10. Hedyotis brevicalyx Sivarajan, Biju & P. Mathew, Kew Bull. 48: 393. 1993.
伞形花耳草 san xing hua er cao
Oldenlandia umbellata Linnaeus, Sp. Pl. 1: 119. 1753; Hedyotis umbellata (Linnaeus) Lamarck (1792), not Walter (1788).
Herbs, annual or perennial, diffusely branched, to 40 cm tall; stems 4-angled perhaps becoming terete, ribbed, scaberulous. Leaves opposite but often crowded and appearing verticillate, sessile; blade drying papery, linear to narrowly lanceolate, 10-20 × 1-3 mm, adaxially punctate and glabrescent, abaxially scaberulous along midrib, base acute, margins flat to revolute, apex acute; secondary veins indistinct; stipules fused to petioles, glabrescent, truncate to rounded, 1-1.5 mm, with 2-5 bristles 1-2 mm. Inflorescence terminal and sometimes in uppermost axils, congested-cymose to congested-umbelliform, several flowered, scaberulous, pedunculate; peduncles 1-2 cm; branched portion ca. 3 cm; bracts stipuliform, ca. 1 mm; pedicels 0.5-1.2 mm. Flowers distylous, shortly pedicellate. Calyx apparently glabrous; hypanthium portion subglobose to ovoid, 0.3-1 mm; limb lobed essentially to base; lobes lanceolate to triangular, 1-2 mm, ciliate. Corolla white, tubular, outside glabrous; tube 1.5-2.2 mm, glabrous inside; lobes lanceolate, 1.5-2 mm, inside sparsely pubescent. Anthers 0.5-1 mm, included or exserted. Stigmas 0.8-1 mm, included or exserted. Fruit capsular, compressed globose to weakly didymous, 2-2.5 × 2-2.5 mm, loculicidally dehiscent across top, glabrous to scaberulous, perhaps papery; seeds several, blackish brown.

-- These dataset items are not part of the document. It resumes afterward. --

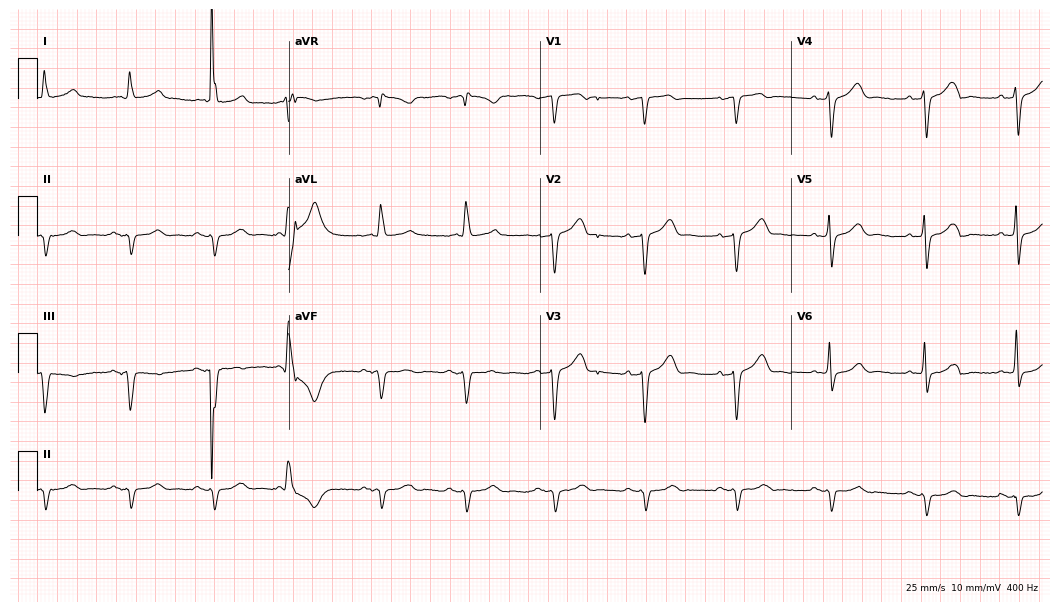
12-lead ECG from a 78-year-old man. Screened for six findings — first-degree AV block, right bundle branch block, left bundle branch block, sinus bradycardia, atrial fibrillation, sinus tachycardia — none is recorded. Other findings, if any, are not listed.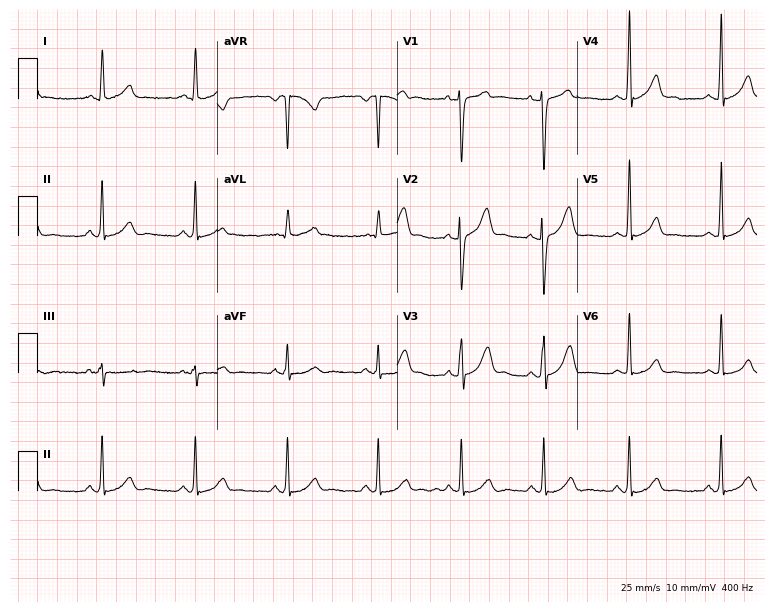
Resting 12-lead electrocardiogram. Patient: a 39-year-old female. None of these six findings is recorded: first-degree AV block, right bundle branch block (RBBB), left bundle branch block (LBBB), sinus bradycardia, atrial fibrillation (AF), sinus tachycardia.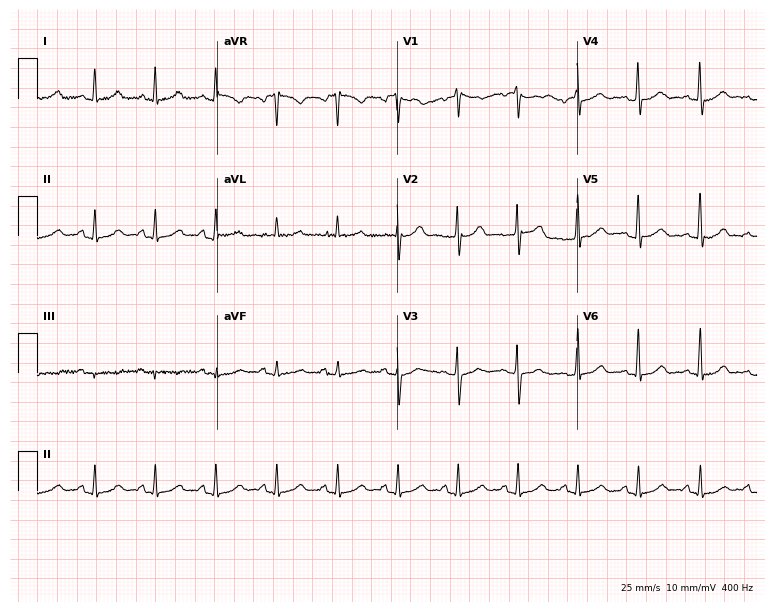
ECG (7.3-second recording at 400 Hz) — a woman, 54 years old. Labelled as a normal ECG.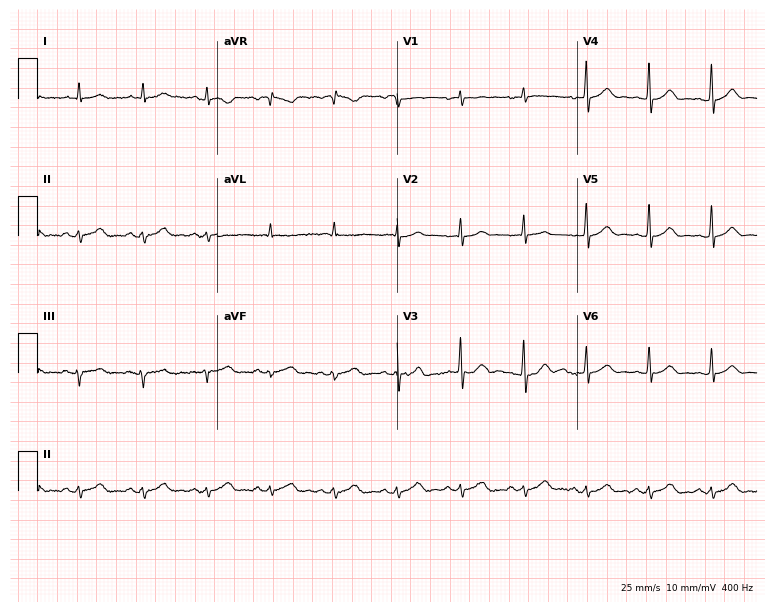
Standard 12-lead ECG recorded from a 68-year-old male patient (7.3-second recording at 400 Hz). Read as a normal ECG.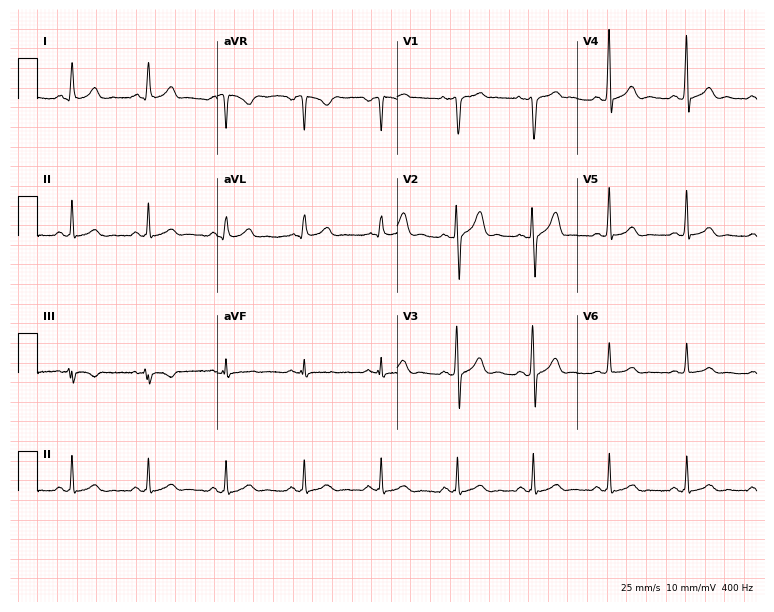
ECG (7.3-second recording at 400 Hz) — a 31-year-old male patient. Labelled as a normal ECG.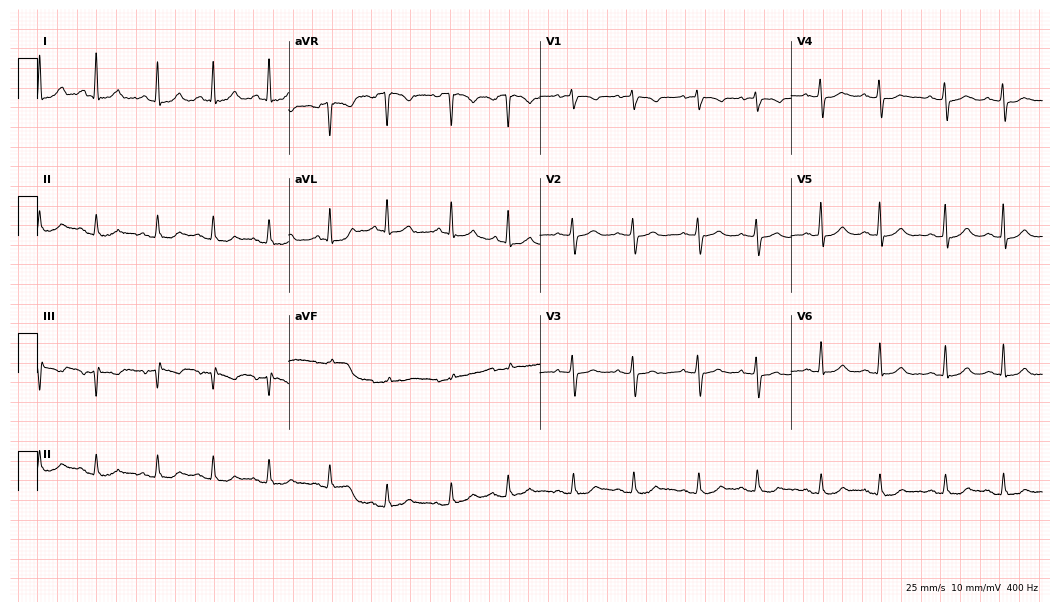
Electrocardiogram, a 67-year-old female patient. Overall reading on record: normal ECG.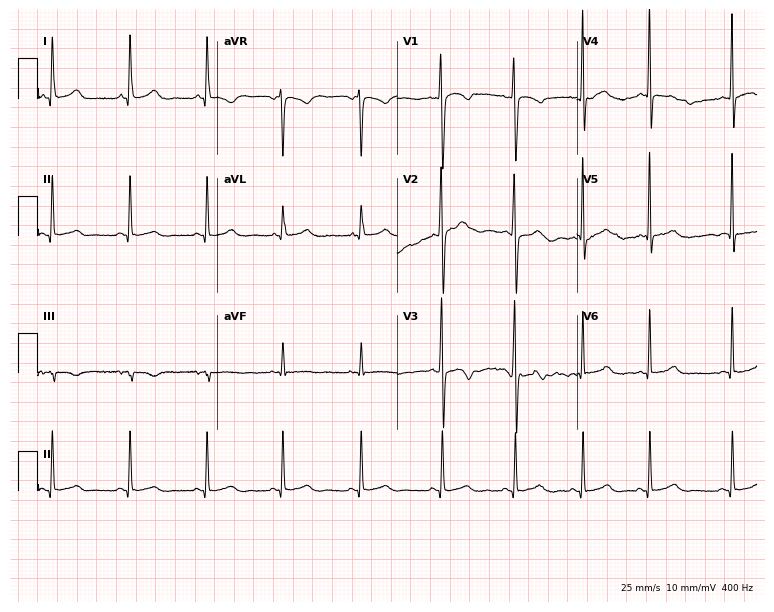
ECG (7.3-second recording at 400 Hz) — an 18-year-old female. Labelled as a normal ECG.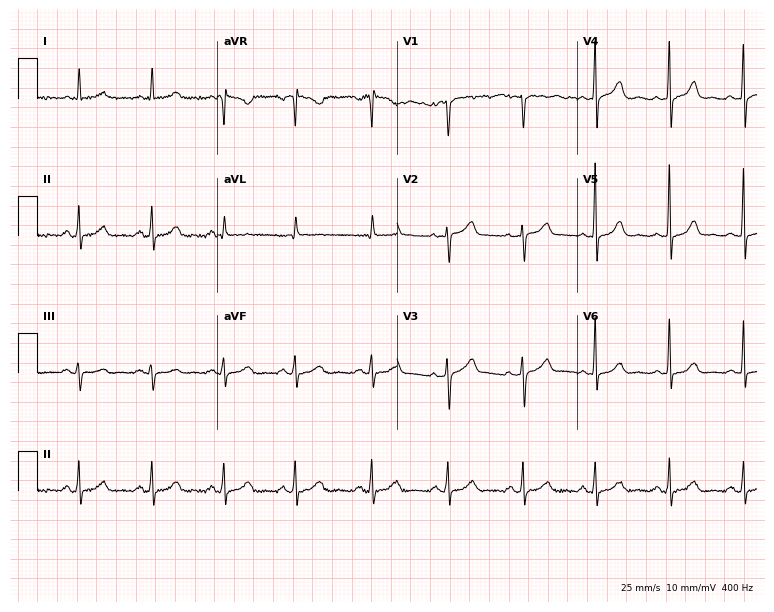
Electrocardiogram (7.3-second recording at 400 Hz), a 63-year-old woman. Of the six screened findings (first-degree AV block, right bundle branch block, left bundle branch block, sinus bradycardia, atrial fibrillation, sinus tachycardia), none is recorded.

Sandy lands at sea beaches; sea level to near sea level [100-900 m in India]. Hainan (Lingshui) [India, Indonesia (Java), N Myanmar, Pakistan, Sri Lanka, Vietnam].
There is some disagreement over the identity and correct name of this species; whether Hedyotis brevicalyx actually occurs in China is unknown as yet, and the description here is taken from Dutta and Deb (Taxon. Rev. Hedyotis. 2004, as H. puberula (G. Don) R. Brown ex Arnott). The plant illustrated for this species (as H. umbellata) in FRPS (71(1): 70, t. 13, f. 1-6. 1999) is actually H. pinifolia, and its description there seems to combine some characters of both H. brevicalyx sensu Dutta & Deb and H. pinifolia.